Kurir Sabu 3 Kilogram Jaringan Lintas Sulawesi Ditangkap di Kolaka, Terancam Hukuman Mati

Sebarkan artikel ini
IMG 20260713 WA0005

KENDARI, suarakendari.com– Satuan Reserse Narkoba Polres Kolaka mengungkap peredaran narkotika jaringan lintas Sulawesi dengan menangkap seorang pria yang diduga menjadi kurir sabu seberat 3.055,16 gram bruto atau sekitar 3 kilogram.

Kapolres Kolaka, AKBP Yudha Widyatama Nugraha mengatakan, pengungkapan kasus tersebut bermula dari laporan masyarakat pada Senin (6/7/2026) sekitar pukul 21.30 Wita. Warga melaporkan adanya sebuah mobil Honda Brio berwarna hijau yang terparkir di tengah Jalan Pahlawan, Kelurahan Lamokato, Kecamatan Kolaka, tanpa pengemudi.

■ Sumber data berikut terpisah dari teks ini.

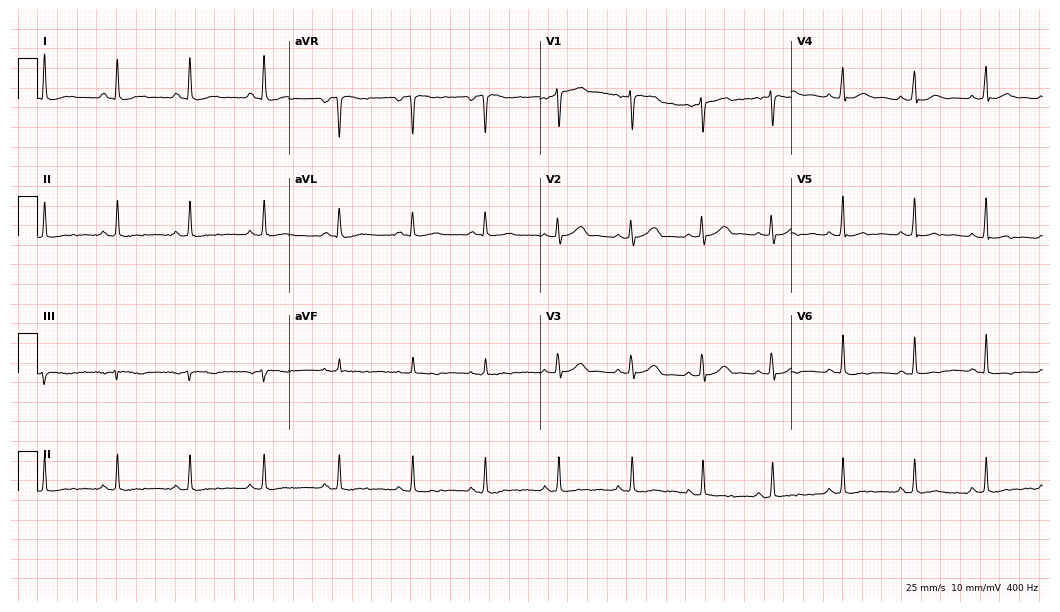
12-lead ECG (10.2-second recording at 400 Hz) from a 43-year-old woman. Screened for six findings — first-degree AV block, right bundle branch block, left bundle branch block, sinus bradycardia, atrial fibrillation, sinus tachycardia — none is recorded.

Menindaklanjuti laporan tersebut, personel Polsek Kolaka mendatangi lokasi dan mengamankan kendaraan dengan cara didorong ke Markas Polsek Kolaka. Polisi kemudian melakukan pencarian terhadap pengemudi mobil dan menemukannya di Jalan Ahmad Yani, Kelurahan Watuliandu, Kecamatan Kolaka.

“Pengemudi kemudian dibawa ke Polsek Kolaka untuk dimintai keterangan. Saat diinterogasi, yang bersangkutan menunjukkan gelagat yang mencurigakan sehingga dilakukan koordinasi dengan Satuan Reserse Narkoba Polres Kolaka,” kata AKBP Yudha Widyatama Nugraha, saat menggelar keterangan pers, di Mapolda Sultra, Senin (13/7/2026).

Kapolres menjelaskan, setelah berkoordinasi, Kasat Narkoba Polres Kolaka Iptu Jamal P bersama personelnya mendatangi Polsek Kolaka dan melakukan penggeledahan terhadap badan serta kendaraan yang dikendarai tersangka. Penggeledahan disaksikan aparat pemerintah setempat.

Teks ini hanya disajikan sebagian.